The tree – often known informally as Elmer – has a rich past with the Department of Biochemistry and surrounding departments in the College of Agricultural and Life Sciences (CALS), such as the Department of Horticulture. Thousands of students who have taken biochemistry courses or frequented that area of campus have gazed up at the old elm or enjoyed breaks in the shade it provided.
Many staff members and scientists on the upper floors of labs or offices overlooking Elmer have spent decades watching the seasons through the tree – leaves falling in autumn, snow coating its sturdy branches, leaves returning in spring. They’ve watched birds come and go, including famed campus hawks, and some students say finches, perched among Elmer’s limbs, watched them work in lab.
When construction on buildings in the HFD Biochemical Sciences Complex took place in the late 1990s and again in 2012, crews took extreme care not to disturb the tree to which so many students, faculty, and staff had become attached.

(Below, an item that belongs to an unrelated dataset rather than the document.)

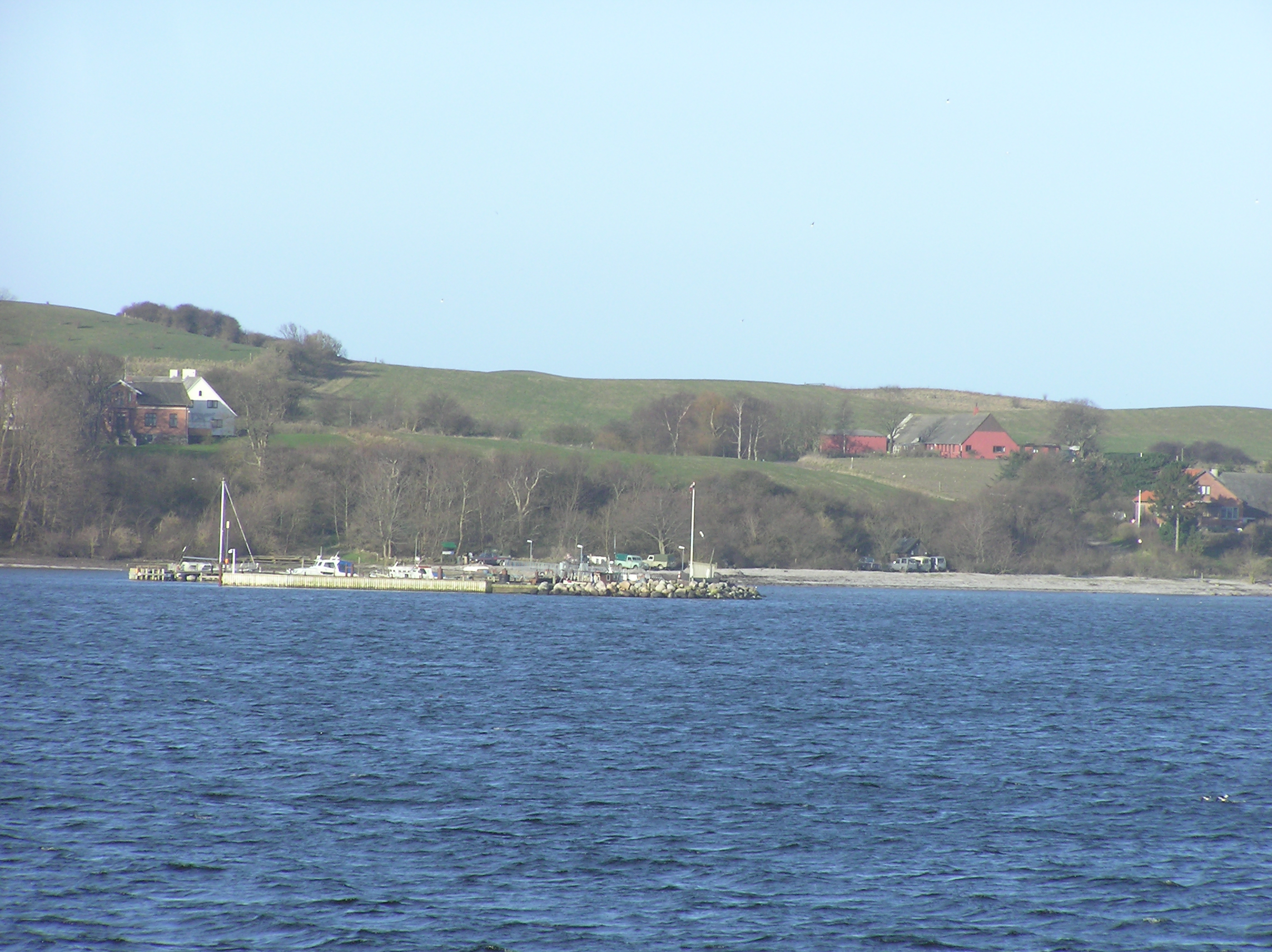 Danmark Sjælland Nekseø Anleger

“In our two major recent projects, I think that protection of the tree was the first item in the program, and it was discussed at the first construction meeting before the contractors got to work,” says Biochemistry Professor Mike Cox, who was faculty leader for much of the construction. “It is more than sad to see it go.”
Elmer dates back to a time well before the HFD Biochemistry Laboratories, when the area was covered with greenhouses, says Horticulture Chair Irwin Goldman. For decades, the tree was used as a teaching tool and was even a stop on a campus tree walk for students.
“Our department is 129 years old, one of the four original departments in CALS, and since it started we have used the tree to teach students about woody plants,” Goldman says. “I’d bet that tree was there from the beginning, although we aren’t sure exactly when it was planted.”